To solve the problem step by step, we will calculate the peak current and the average power dissipated in the given series RC circuit with an AC source. ### Given Data: - Resistance, \( R = 300 \, \Omega \) - Capacitance, \( C = 25 \, \mu F = 25 \times 10^{-6} \, F \) - Peak voltage, \( \epsilon_0 = 50 \, V \) - Frequency, \( f = \frac{50}{\pi} \, Hz \) ### Step 1: Calculate the capacitive reactance \( X_C \) The formula for capacitive reactance is given by: \[ X_C = \frac{1}{\omega C} \] where \( \omega = 2\pi f \).

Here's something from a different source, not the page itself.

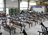 L'atelier de l'usine Scorpa.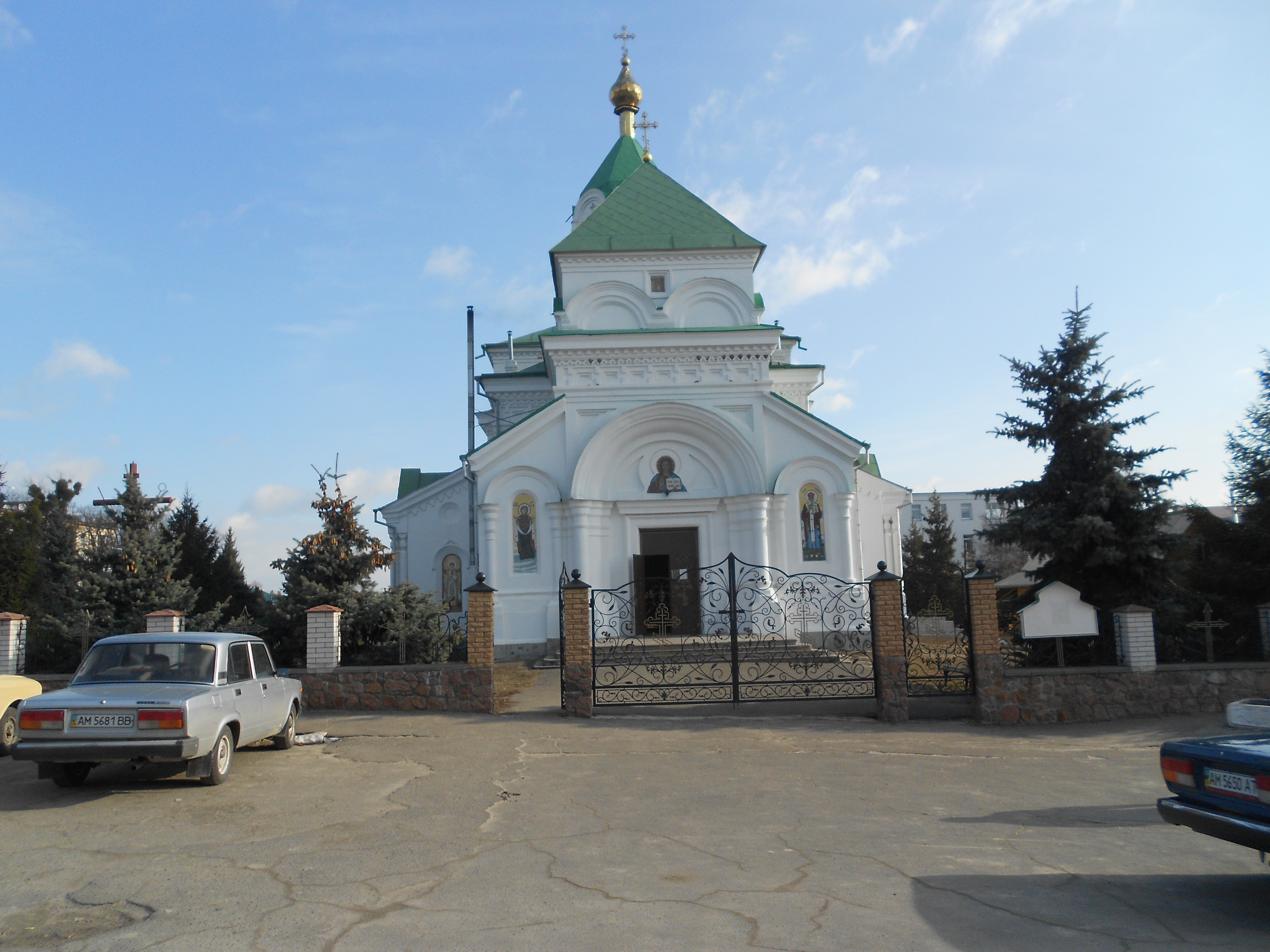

First, we calculate \( \omega \): \[ \omega = 2\pi f = 2\pi \left(\frac{50}{\pi}\right) = 100 \, rad/s \] Now substituting \( \omega \) and \( C \) into the formula for \( X_C \): \[ X_C = \frac{1}{\omega C} = \frac{1}{100 \times 25 \times 10^{-6}} = \frac{1}{0.0025} = 400 \, \Omega \] ### Step 2: Calculate the impedance \( Z \) The total impedance \( Z \) in a series RC circuit is given by: \[ Z = \sqrt{R^2 + X_C^2} \] Substituting the values of \( R \) and \( X_C \): \[ Z = \sqrt{300^2 + 400^2} = \sqrt{90000 + 160000} = \sqrt{250000} = 500 \, \Omega \] ### Step 3: Calculate the peak current \( I_0 \) The peak current can be calculated using Ohm's law: \[ I_0 = \frac{E_0}{Z} \] Substituting the values: \[ I_0 = \frac{50}{500} = 0.1 \, A \] ### Step 4: Calculate the average power \( P_{avg} \) The average power in an AC circuit is given by: \[ P_{avg} = E_{rms} \cdot I_{rms} \cdot \cos \phi \] where \( E_{rms} = \frac{E_0}{\sqrt{2}} \) and \( I_{rms} = \frac{I_0}{\sqrt{2}} \). First, we need to calculate \( \cos \phi \): \[ \cos \phi = \frac{R}{Z} = \frac{300}{500} = 0.6 \] Now substituting \( E_{rms} \), \( I_{rms} \), and \( \cos \phi \) into the power formula: \[ P_{avg} = \left(\frac{50}{\sqrt{2}}\right) \cdot \left(\frac{0.1}{\sqrt{2}}\right) \cdot 0.6 \] Calculating this step by step: \[ P_{avg} = \frac{50 \cdot 0.1 \cdot 0.6}{2} = \frac{3}{2} = 1.5 \, W \] ### Final Answers: - Peak Current \( I_0 = 0.1 \, A \) - Average Power \( P_{avg} = 1.5 \, W \)